Human Rights Violations in a Silenced Valley

The human toll of India’s August 2019 crackdown in Kashmir has been devastating. In the immediate aftermath, Kashmir was effectively cut off and silenced. More than 4,000 people were reportedly taken into custody within weeks, including opposition politicians, activists, journalists, and even children, under draconian security laws that allow detention without charge. A region-wide communications blackout was imposed, plunging residents into an information void. Even vital services like healthcare and education were paralysed as mobile networks and internet were shut for months on end (high-speed internet was only restored after 18 months, marking one of the world’s longest shutdowns).
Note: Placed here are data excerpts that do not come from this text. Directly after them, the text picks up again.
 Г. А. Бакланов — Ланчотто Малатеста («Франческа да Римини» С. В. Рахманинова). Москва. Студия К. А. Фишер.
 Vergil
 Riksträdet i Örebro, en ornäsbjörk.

This collective punishment on an entire population underscored what Human Rights Watch called the government’s effort to ‘shut down Kashmir, hiding the full extent of the harm caused there’.
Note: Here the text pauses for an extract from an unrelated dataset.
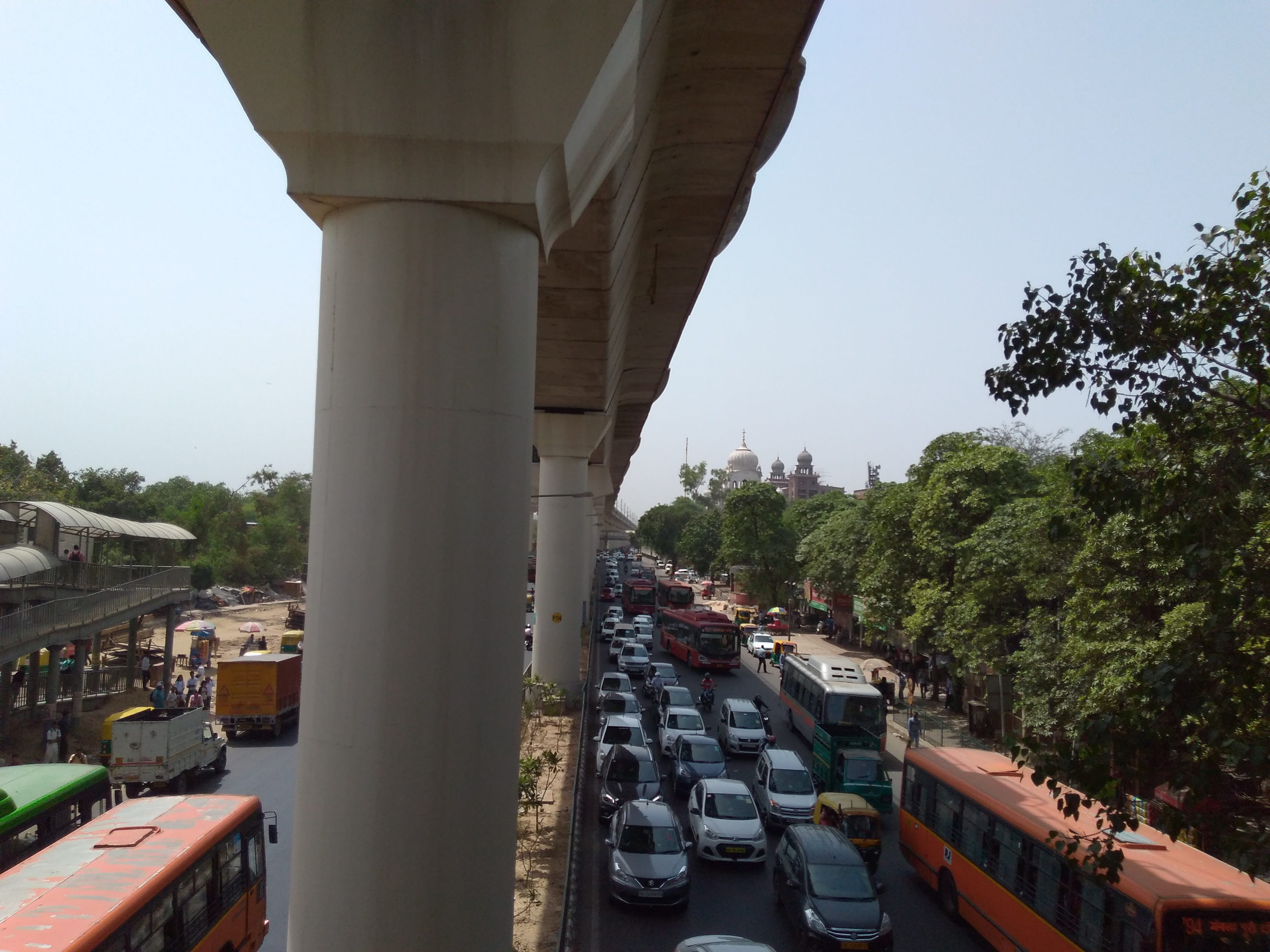 Ring road at Satya niketan delhi

In the three years that followed, the Indian authorities intensified their repression in Kashmir, aiming to choke off any form of dissent. Amnesty International documents a ‘vicious crackdown’ on civil society journalists, lawyers, human rights defenders, and ordinary citizens have faced relentless harassment under a slew of repressive measures. At least 27 journalists have been arrested since 2019 for their reporting, many of them subjected to ‘revolving door’ detentions granted bail by a court only to be immediately re-arrested under the draconian Unlawful Activities (Prevention) Act (UAPA) on new trumped-up charges. Independent media in the region has been gutted: authorities imposed new media policies to tightly control reporting, repeatedly suspended internet services on flimsy pretexts, and even forcibly dissolved the Kashmir Press Club, the valley’s largest journalists’ association in 2022.‘The cost of pursuing journalism in Jammu & Kashmir is huge’, one harassed Kashmiri reporter told Amnesty, encapsulating the climate of fear.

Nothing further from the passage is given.